The apples are not the best quality (smallish and a bit sour), so I thought I'd just use some US05 I have (plus I'm too lazy to go source some cider yeast).

Hopefully I'll get 5-6 or litres of juice (cloudy) and I'll add some water (aiming for around 4%abv). If I can get 1/2 a corny I'd be happy.

Whats a good ferment temp? Thinking of sticking to 16-19C to suit the yeast, but was reading about fermenting ciders at lager temps?

Any opinions?



Cheers Mudd


----------



## Paulielow (14/2/12)

mudd said:


> So made an off comment to a guy at work that I could make some cider. He showed up with about 10kg of apples. So I thought I'd give it a go.
> 
> The apples are not the best quality (smallish and a bit sour), so I thought I'd just use some US05 I have (plus I'm too lazy to go source some cider yeast).
> 
> ...



Most of your traditional cider apples are very tart or sour so it should be a nice brew. Depending on where the apples are from and how or if they've been treated there should be yeast on the skin add some nutrients and leave it at that.


----------



## mudd (14/2/12)

Paulielow said:


> Most of your traditional cider apples are very tart or sour so it should be a nice brew. Depending on where the apples are from and how or if they've been treated there should be yeast on the skin add some nutrients and leave it at that.

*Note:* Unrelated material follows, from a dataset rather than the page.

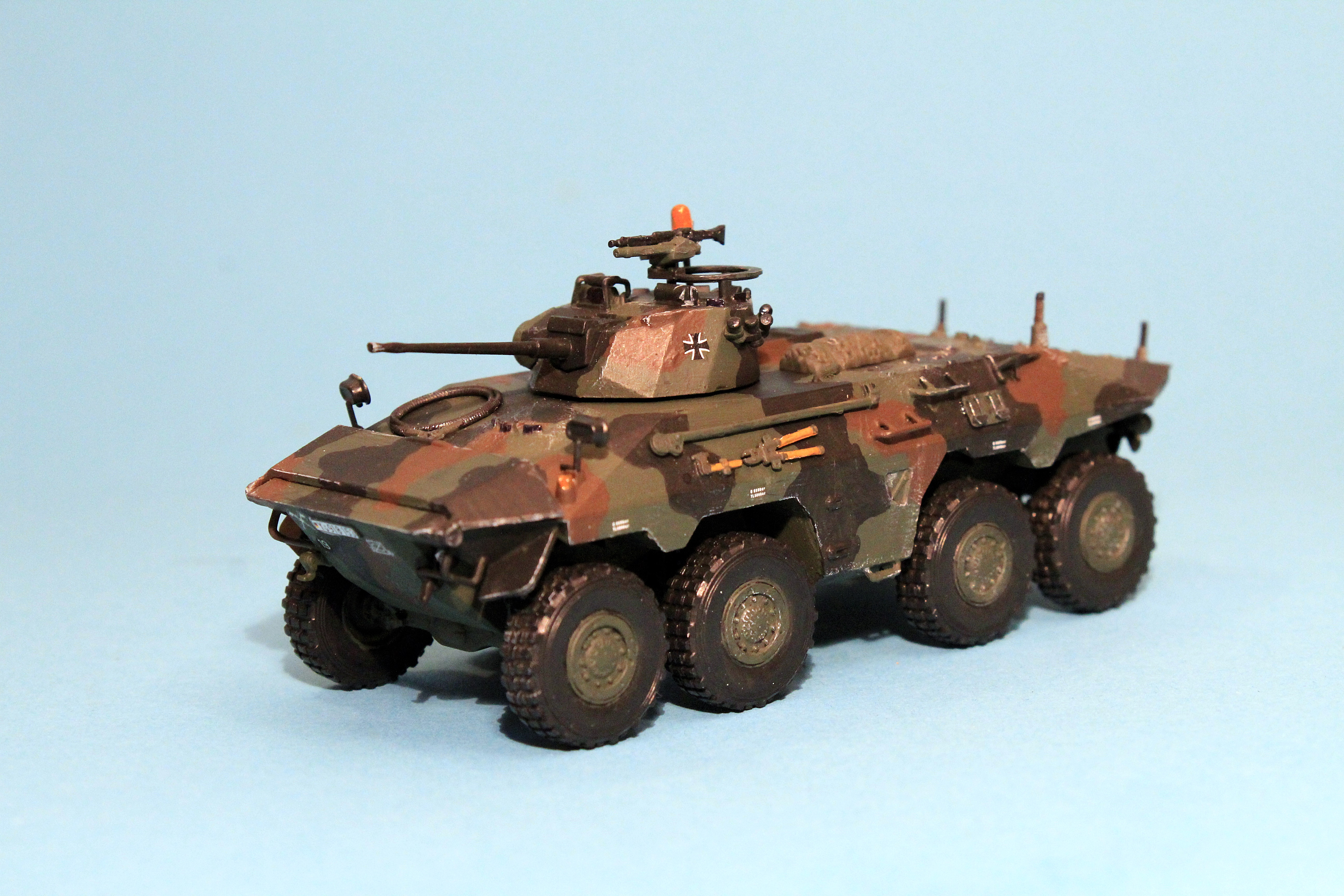 SpPz Luchs A2 (1985 - 2008) der Bundeswehr Modell in 1:72

Thanks Paulielow, Yep forgot about the nutrient bit, sure that'll help.


----------



## Airgead (14/2/12)

I'd also leave out the water. If you dilute the juice you dilute the flavour and it can end up watery and tasteless.

Ciders are traditionally fermented low and slow so something at the bottom of the temp range for your yeast should be good.

Cheers
Dave


----------



## O'Henry (15/2/12)

US05 will throw a lot of sulphur when fermented cold, so make sure you have the space to give the cider time to condition.


----------



## brucearnold (15/2/12)

If you are going to use a packet yeast, make sure you kill the other natural ones first.


----------



## Airgead (15/2/12)

BruceA said:


> If you are going to use a packet yeast, make sure you kill the other natural ones first.

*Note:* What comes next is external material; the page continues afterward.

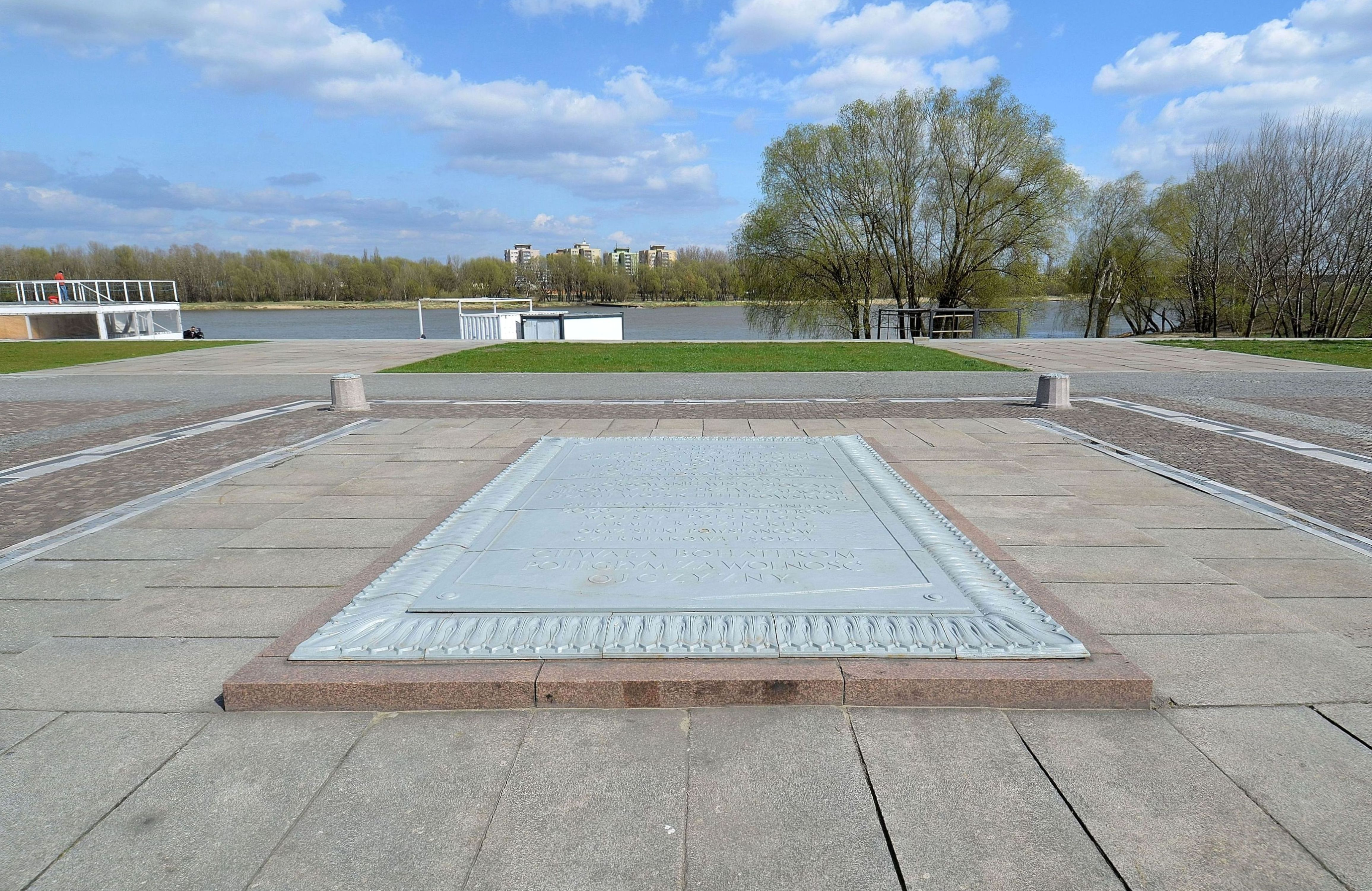 Płyta Desantu Czerniakowskiego w Warszawie

I've never bothered. A good big pitch and you should be right. 

Cheers
Dave


----------



## brucearnold (15/2/12)

Airgead said:


> I've never bothered. A good big pitch and you should be right.
> 
> Cheers
> Dave


I would normally agree with this, but using a single packet of US-05 is not a good big pitch.


----------



## Airgead (15/2/12)

BruceA said:


> I would normally agree with this, but using a single packet of US-05 is not a good big pitch.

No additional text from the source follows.